ABOUT THIS EXERCISE: Lines before the one containing "Ruhrtalbahn: Unterführung in" are not copied; that line and every one after it, through the end of the material below, are printed exactly, without pictures.

GIVEN INFORMATION:
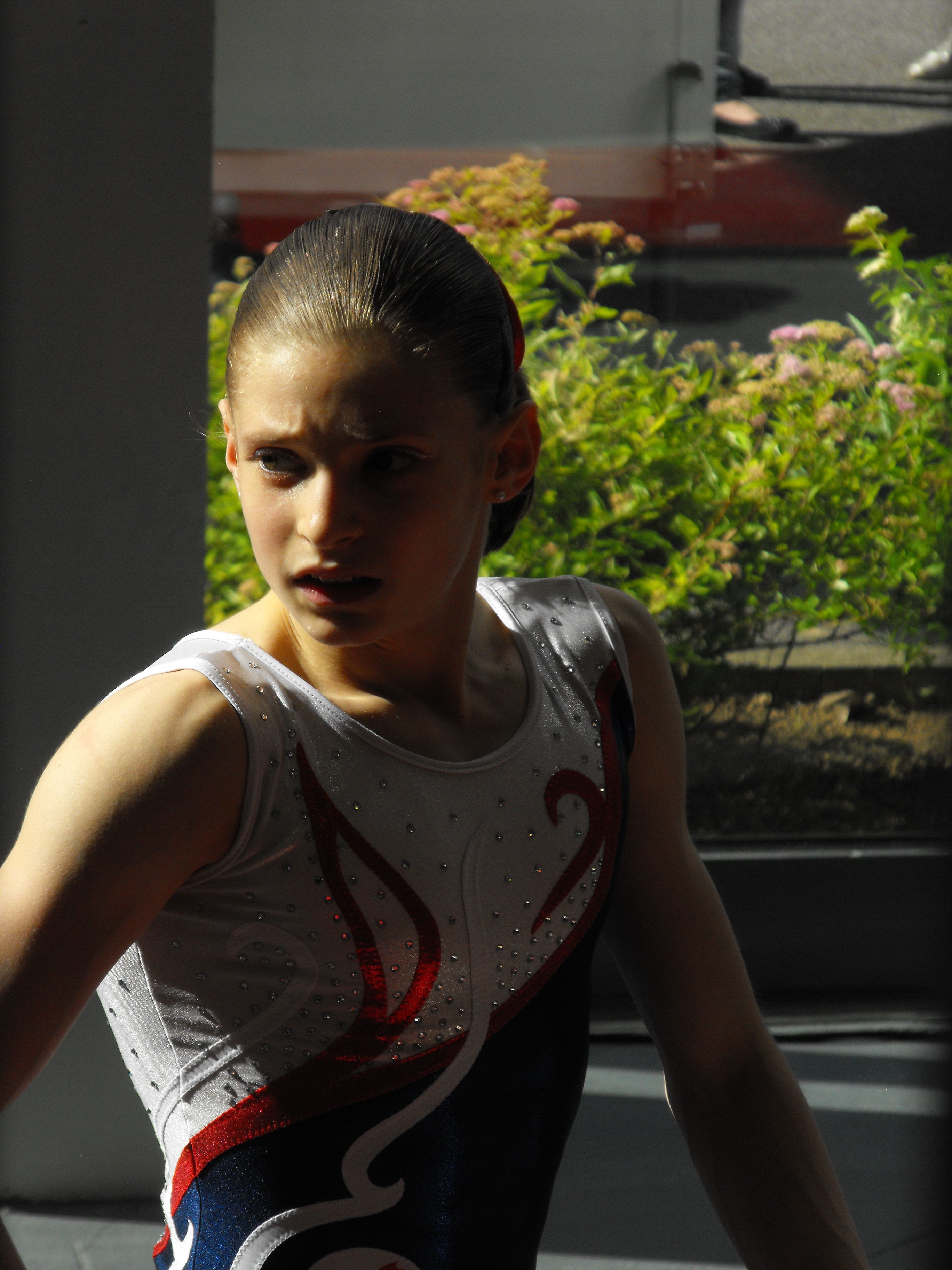 Anne Kuhm au tournoi international de Haguenau le 23 juin 2012.
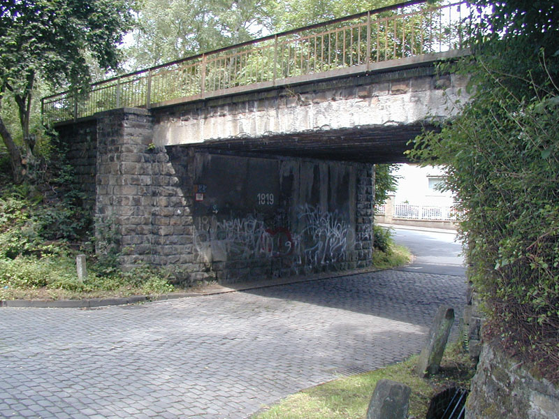 Ruhrtalbahn: Unterführung in Witten-Bommern zwischen Uferstraße (Hintergrund) und Bleichestraße/Im Klive (Vordergrund)
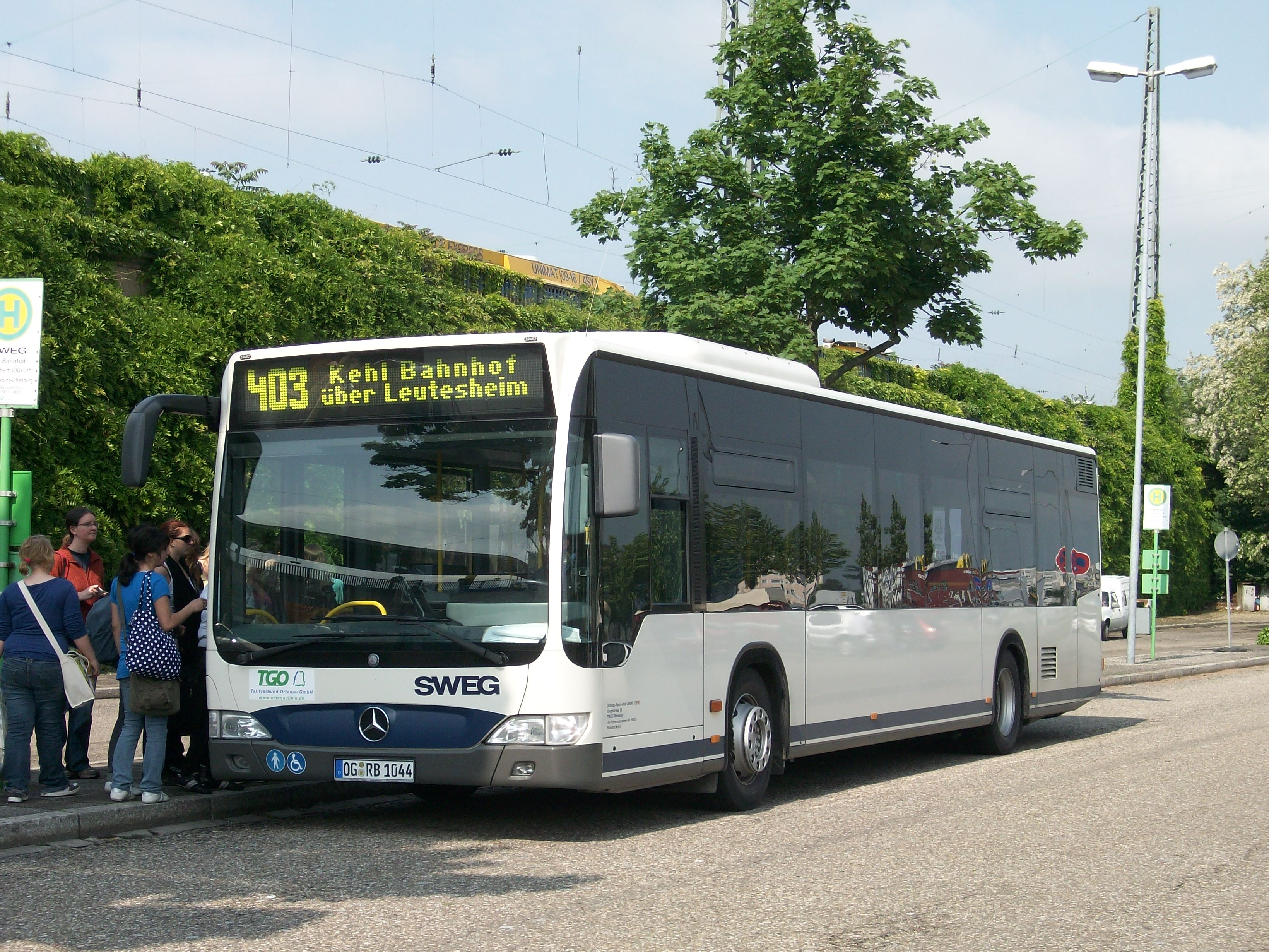 Mercedes-Benz Citaro, SWEG, devant la gare de Kehl (Allemagne)

ANSWER TO THIS EXERCISE:
 Ruhrtalbahn: Unterführung in Witten-Bommern zwischen Uferstraße (Hintergrund) und Bleichestraße/Im Klive (Vordergrund)
 Mercedes-Benz Citaro, SWEG, devant la gare de Kehl (Allemagne)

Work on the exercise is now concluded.